= Comito =

Byzantine stage performer

Comito ( died after 528 AD) was a Byzantine stage performer, the daughter of Acacius "the bear-keeper", and an elder sister to Theodora and Anastasia. Through Theodora, Comito was a sister-in-law of Justinian I. The main source of information on Comito's life is Procopius, although Comito is also mentioned by John Malalas, Theophanes the Confessor and Georgios Kedrenos.

==Life==

Comito's father, Acacius, was a bear trainer of the hippodrome's Green faction in Constantinople. Her mother, whose name is not recorded, was a dancer and actress. Acacius died when Comito and her sisters were young, and their mother swiftly remarried in the hopes that the post of animal trainer, which often passed from father to son, would be given to her new husband. However, because Acacius left no son and the second husband of his widow had a weaker claim to the position, the bear-trainer post was given to another man. Comito's mother took her daughters to the hippodrome and presented them to the crowd as supplicants, but the Greens rejected them and they were instead taken in by the Blues.

"When this woman saw the populace assembled in the amphitheater, she placed laurel wreaths on her daughters' heads and in their hands, and sent them out to sit on the ground in the attitude of suppliants. The Greens eyed this mute appeal with indifference; but the Blues were moved to bestow on the children an equal office, since their own animal-keeper had just died. When these children reached the age of girlhood, their mother put them on the local stage, for they were fair to look upon; she sent them forth, however, not all at the same time, but as each one seemed to her to have reached a suitable age. Comito, indeed, had already become one of the leading hetaerae [high class prostitutes] of the day."
Evans notes that Theodora would later favor the Blues as an empress, which could point to them having earned her loyalty through saving her family from the threat of unemployment and poverty.
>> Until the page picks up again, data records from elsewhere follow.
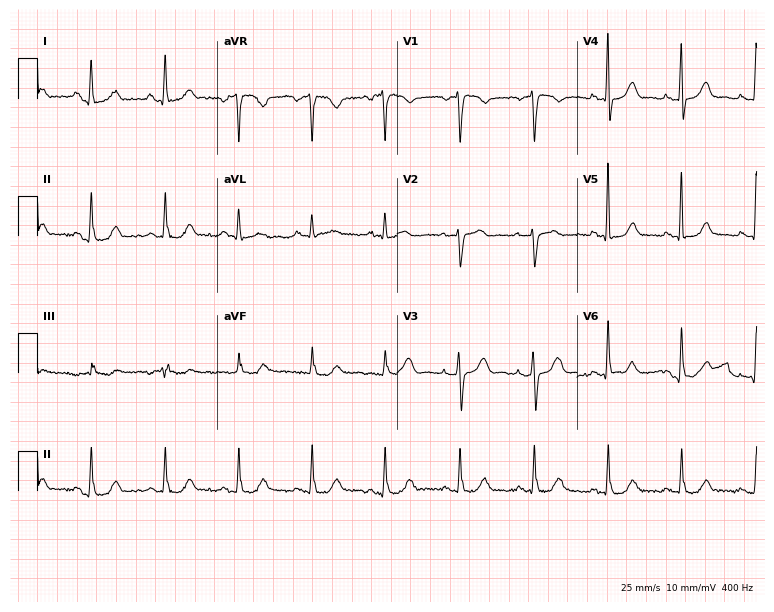
Electrocardiogram, a female patient, 70 years old. Overall reading on record: normal ECG.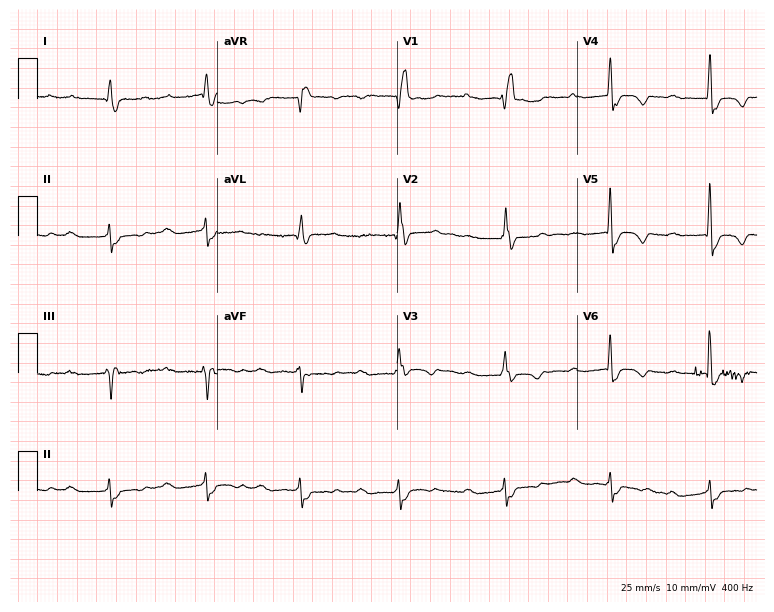
Resting 12-lead electrocardiogram. Patient: an 80-year-old female. The tracing shows first-degree AV block, right bundle branch block.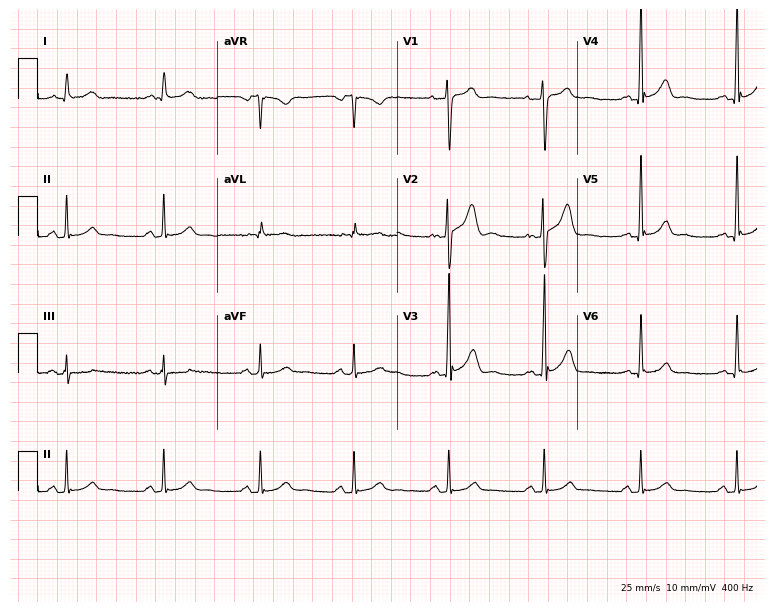
ECG (7.3-second recording at 400 Hz) — a 30-year-old male patient. Labelled as a normal ECG.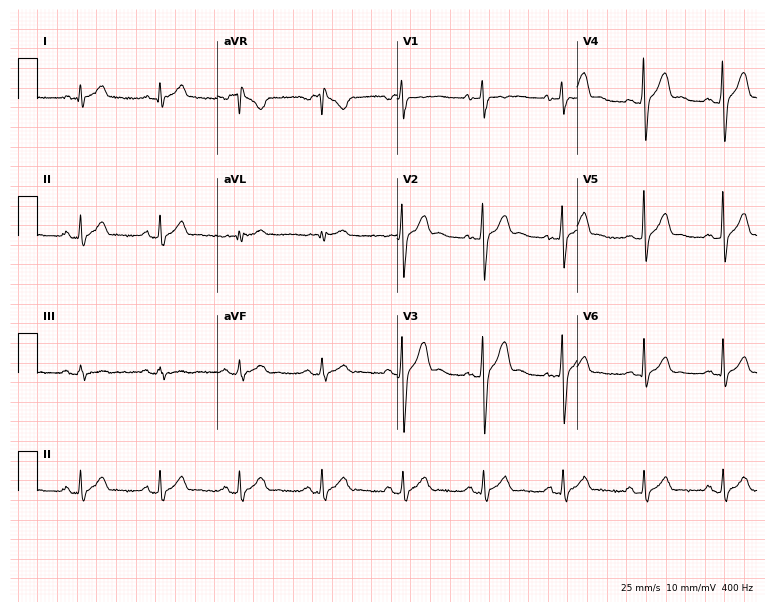
Electrocardiogram, a 32-year-old male. Of the six screened findings (first-degree AV block, right bundle branch block, left bundle branch block, sinus bradycardia, atrial fibrillation, sinus tachycardia), none is recorded. Only these six findings were labelled.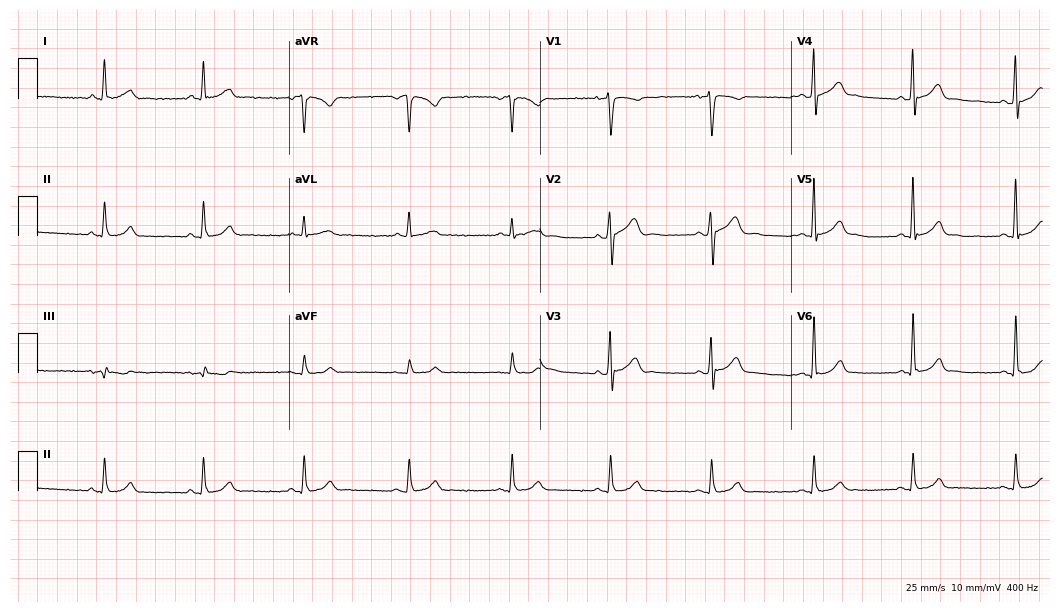
Standard 12-lead ECG recorded from a 31-year-old man (10.2-second recording at 400 Hz). Read as a normal ECG.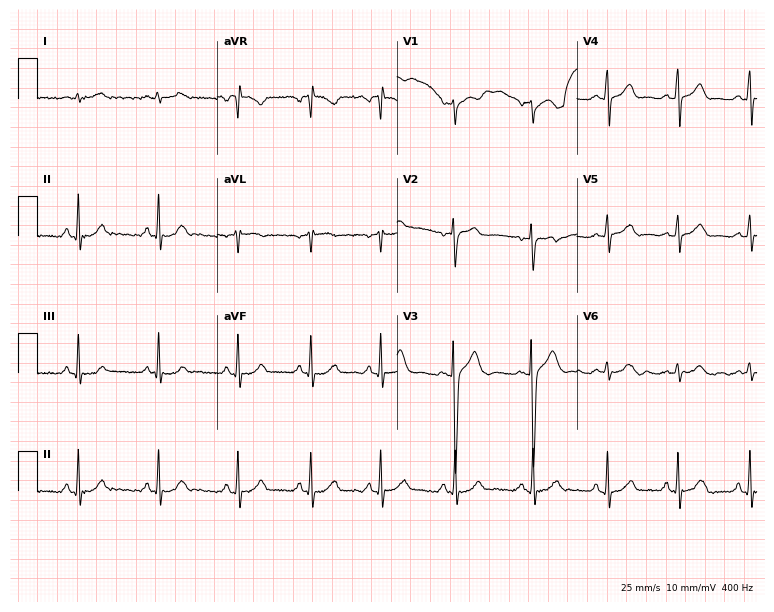
12-lead ECG from a 22-year-old female patient. Recorded interpretation: within normal limits.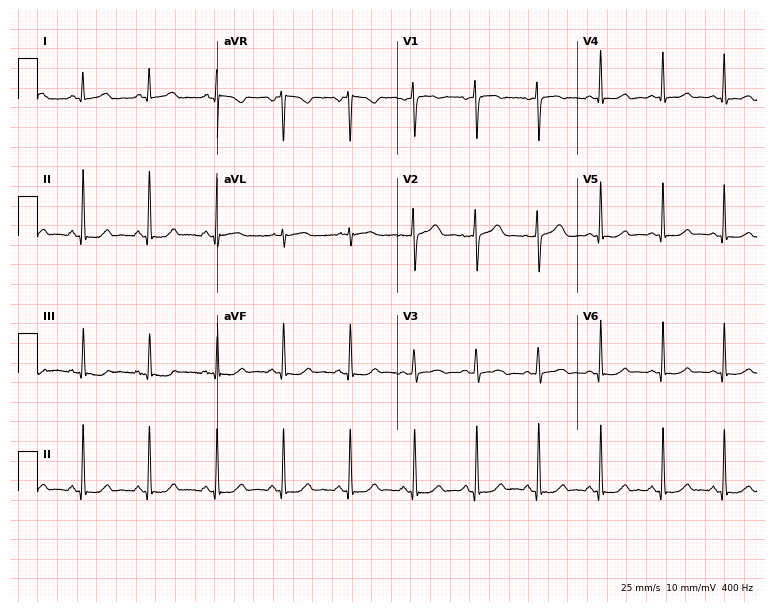
ECG — a woman, 39 years old. Screened for six findings — first-degree AV block, right bundle branch block (RBBB), left bundle branch block (LBBB), sinus bradycardia, atrial fibrillation (AF), sinus tachycardia — none is recorded. Only these six findings were labelled.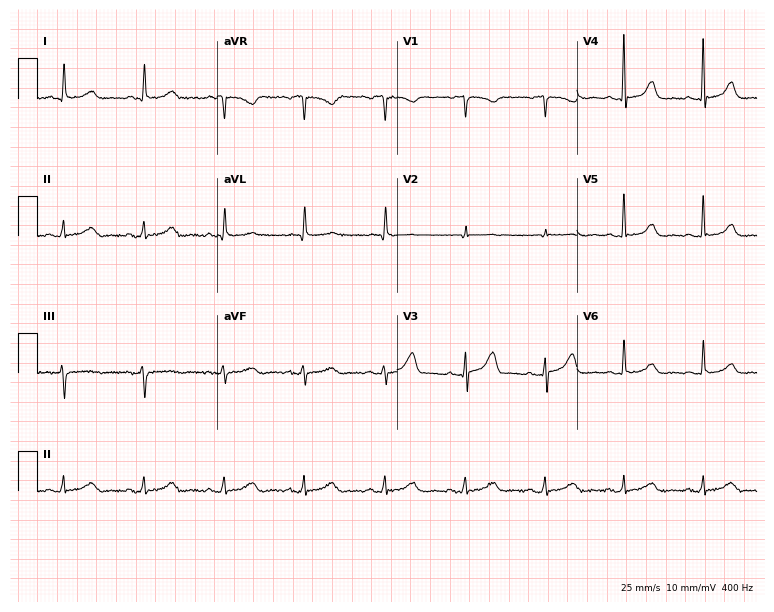
12-lead ECG from a female patient, 78 years old (7.3-second recording at 400 Hz). No first-degree AV block, right bundle branch block (RBBB), left bundle branch block (LBBB), sinus bradycardia, atrial fibrillation (AF) or sinus tachycardia recorded for this tracing.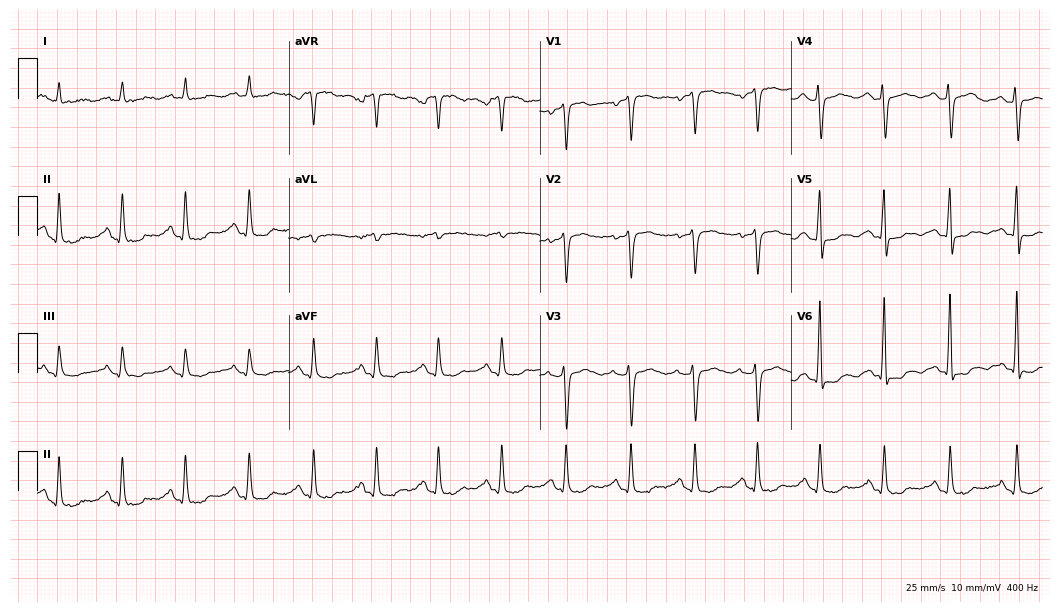
12-lead ECG from a 58-year-old female patient. Screened for six findings — first-degree AV block, right bundle branch block, left bundle branch block, sinus bradycardia, atrial fibrillation, sinus tachycardia — none is recorded. Findings outside these six are not listed.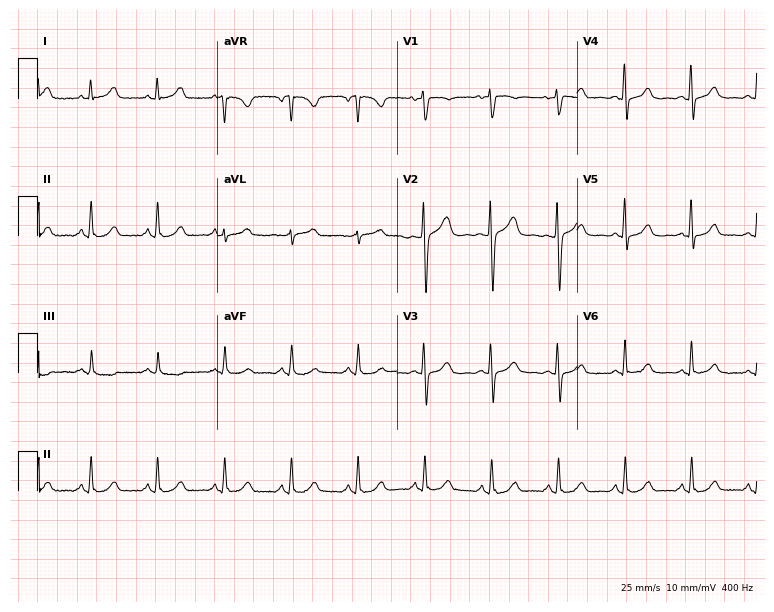
12-lead ECG from a 50-year-old female patient (7.3-second recording at 400 Hz). Recorded interpretation: within normal limits.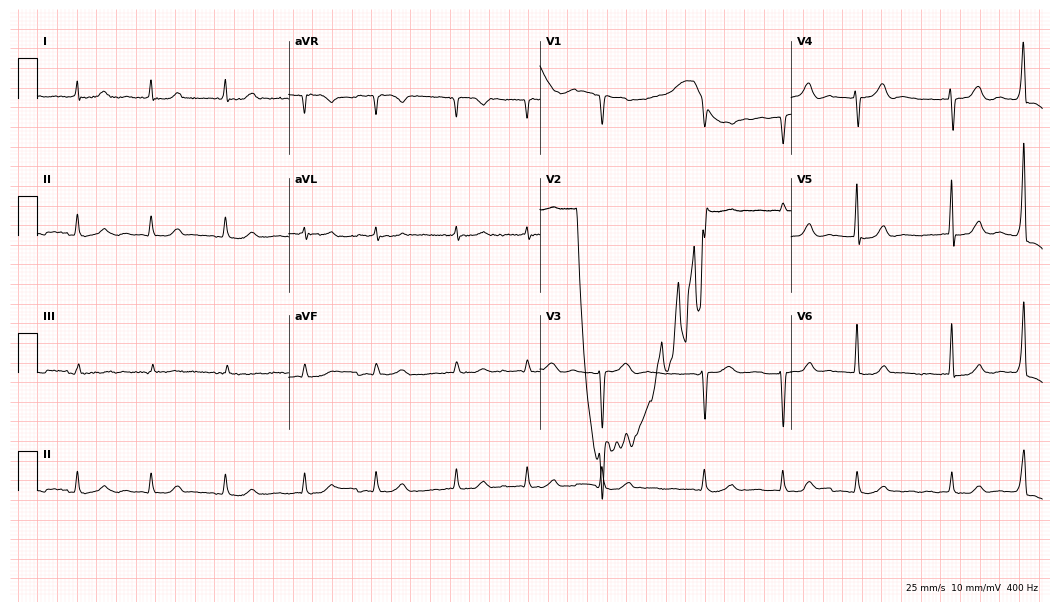
ECG — an 85-year-old male. Findings include atrial fibrillation.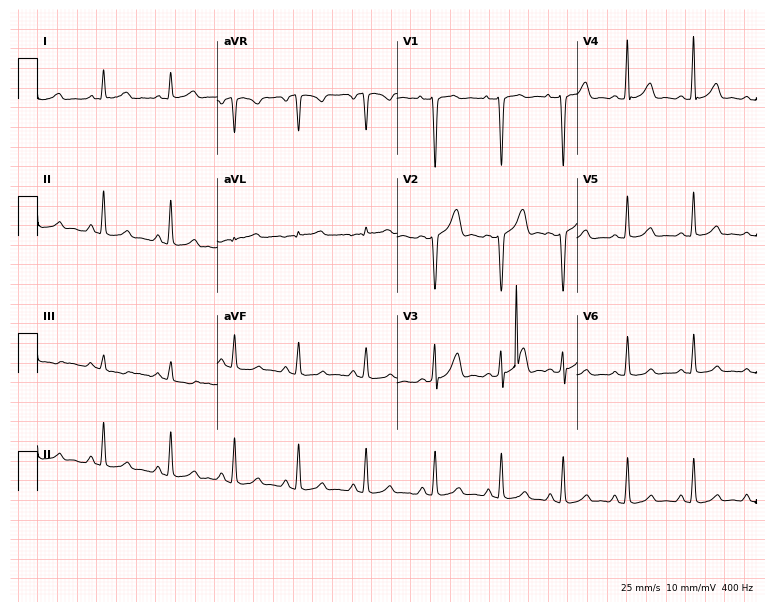
Standard 12-lead ECG recorded from a 32-year-old woman (7.3-second recording at 400 Hz). None of these six findings is recorded: first-degree AV block, right bundle branch block (RBBB), left bundle branch block (LBBB), sinus bradycardia, atrial fibrillation (AF), sinus tachycardia.

Once she was determined to be old enough, Comito became a hetaera. According to Procopius, when Theodora was a child, she acted as an assistant to Comito, carrying the bench on which Comito sat during public gatherings.

===Marriage===

John Malalas records that Comito married the general Sittas in 528. The marriage is also recorded by Theophanes and Cedrenus. Sittas and Comito may be the parents of Sophia, who would marry Justin II and succeed Theodora as empress of Eastern Rome. Sophia is recorded as a niece to Theodora, and it is unclear whether she was the daughter of Comito or Anastasia. Whether Anastasia ever married is unknown.